+++ Data shown
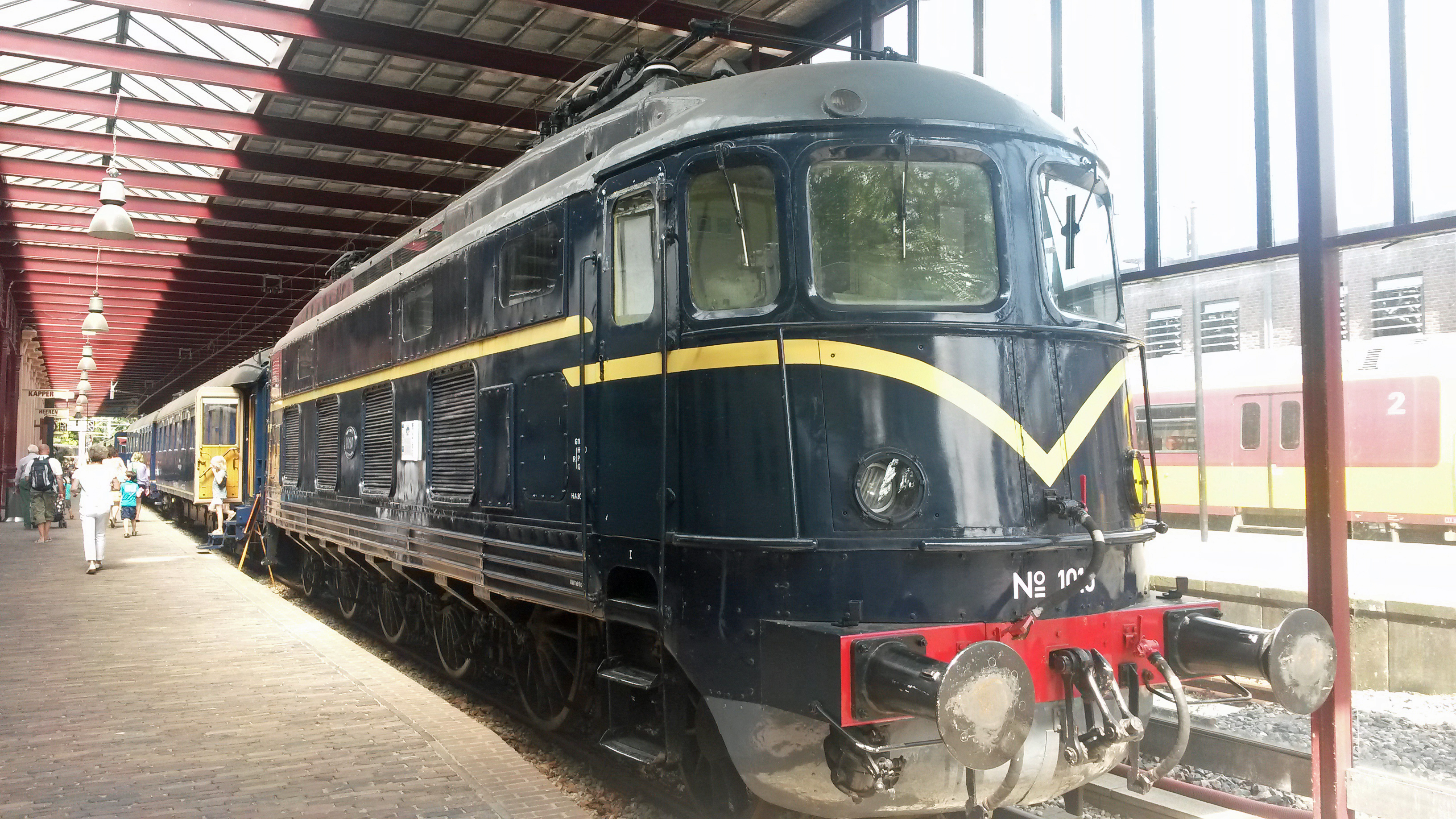 De bewaard gebleven loc uit de 1000-serie in het Nederlands Spoorwegmuseum in Utrecht.
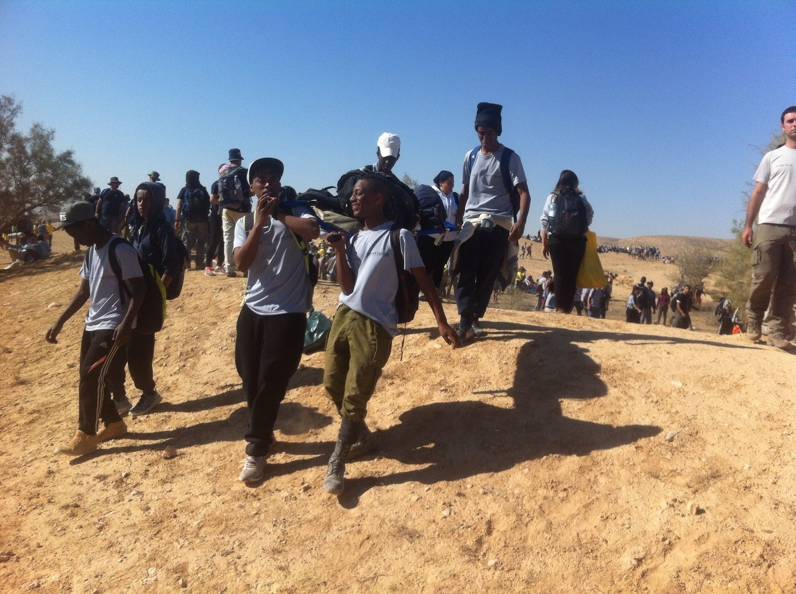 קבוצת הכנה לגיוס לצה"ל במסגרת תכנית "נתיבים" ובהפעלה של עמותת "אחרי!"
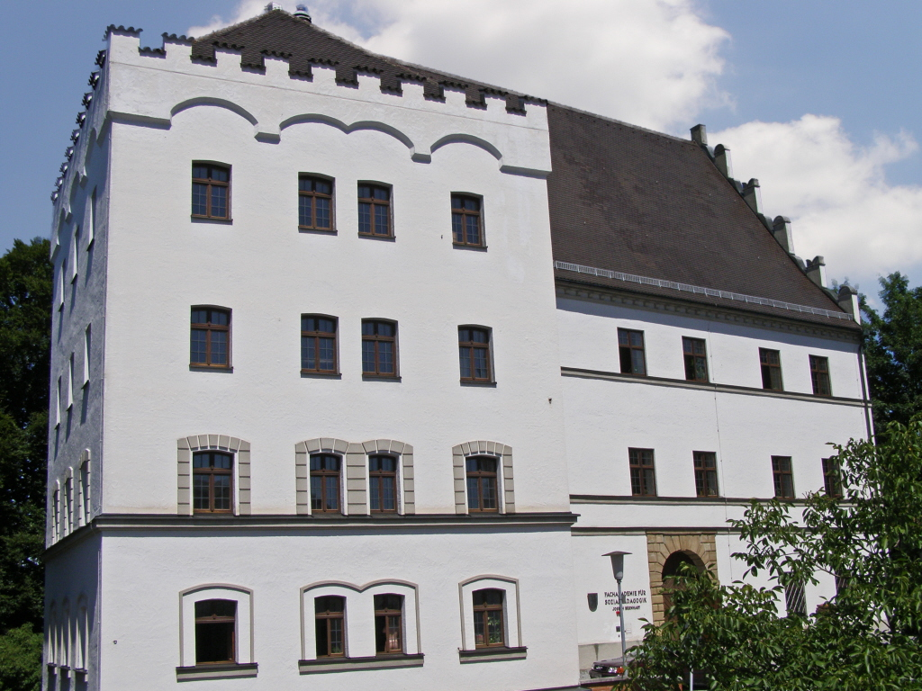 Krumbach (Schwaben) - Lichtenstein-Schloss
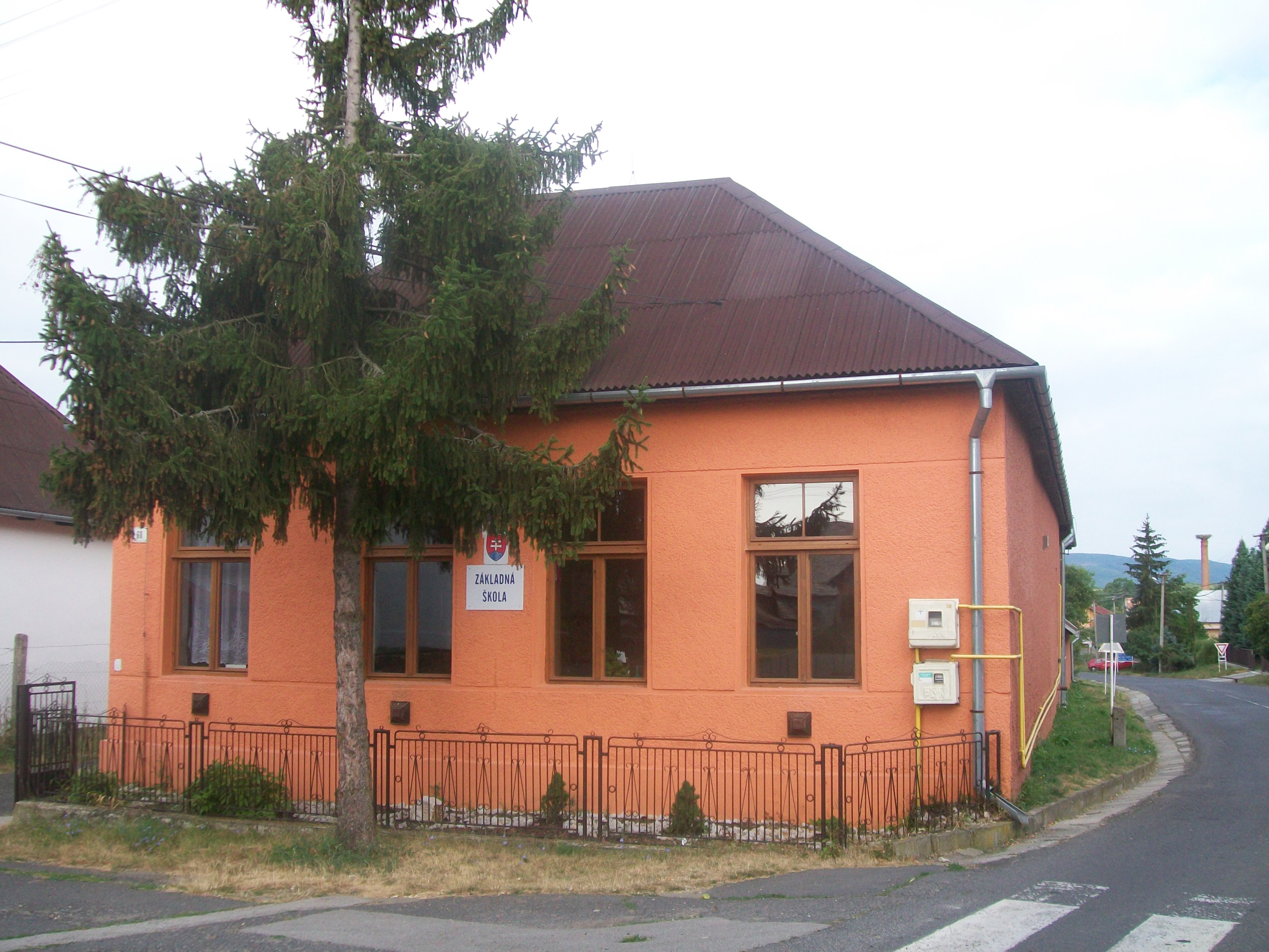 Základná škola v Pôtri
++++++
Aim of the exercise: Pictures stay out of this copy. Retype exactly the lines from the one with "קבוצת הכנה לגיוס" through the last line of the data, both ends included, and nothing more.

Response to this exercise:
 קבוצת הכנה לגיוס לצה"ל במסגרת תכנית "נתיבים" ובהפעלה של עמותת "אחרי!"
 Krumbach (Schwaben) - Lichtenstein-Schloss
 Základná škola v Pôtri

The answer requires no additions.